The South African Human Rights Commission (SAHRC) has laid bare the role of school governing bodies in violating children’s basic human rights through codes of conduct that do not comply with the constitution.

The commission also exposed the complicity of provincial departments of education in the disregard of pupils’ rights by not developing policies to ensure that school codes of conduct are in line with the Bill of Rights.

The provincial inquiry into the right to basic education and the regulation of school uniforms was held in Gqeberha, Eastern Cape this week, led by a panel comprising provincial commission representatives Dr Eileen Carter and Advocate Loyiso Mpondo and chaired by commissioner for basic education Advocate André Gaum.

The inquiry looked into a variety of ways in which codes of conduct promote discrimination and inequality, from uniforms and hairstyles to freedom of expression pertaining to religious and cultural beliefs.

The inquiry heard representations from academic scholars, the Commission for Gender Equality, LGBTQI activists, teachers unions, the MEC for
education in the province, the office of the premier and independent schools.

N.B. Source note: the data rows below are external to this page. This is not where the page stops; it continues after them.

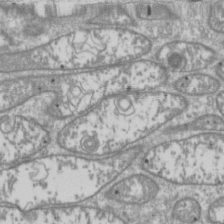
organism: Drosophila
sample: Cell division; meiosis; drosophila spermatocytes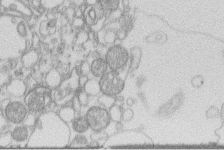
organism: Human
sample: Macrophage cells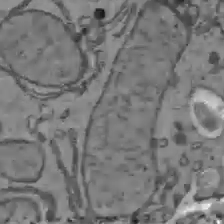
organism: C57BL Mouse
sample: Liver

“Many schools still have codes of conduct that are discriminatory and exclusionary,” said Gaum, noting that this was despite 27 years of democracy.

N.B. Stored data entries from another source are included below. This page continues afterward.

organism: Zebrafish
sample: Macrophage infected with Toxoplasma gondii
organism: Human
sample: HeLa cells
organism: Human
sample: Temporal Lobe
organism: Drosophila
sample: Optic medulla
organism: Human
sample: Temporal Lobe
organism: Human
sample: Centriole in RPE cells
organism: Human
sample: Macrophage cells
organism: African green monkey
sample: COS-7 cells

He said the commission had called on the national and provincial departments of education to do an audit on schools’ codes of conduct to check compliance with the Bill of Rights. “Nothing much has happened.”

He said the Department of Basic Education (DBE) had “draft national guidelines on school uniforms”  that were written in 2006.

The proposal for human rights-oriented codes of conduct was received with mixed reaction.

Brett Mitchell, representing the National Professional Teachers’ Organisation of South Africa in Eastern Cape, said the union preferred the education and training approach to deal with issues relating to discrimination and exclusion, giving examples of different courses that the union offered to better equip its members.

The MEC for education in Eastern Cape, Fundile Gade, submitted that the province was finalising guidelines, including those for uniforms.

When probed about the department’s position on gender-neutral uniforms, hair and the wearing of religious and cultural items, Gade said they still needed extensive consultation with stakeholders.

“You have to comply with human rights; you can’t buy into human rights,” said Gaum. “Resistance or no resistance, the death penalty was abolished. Corporal punishment was abolished in schools.”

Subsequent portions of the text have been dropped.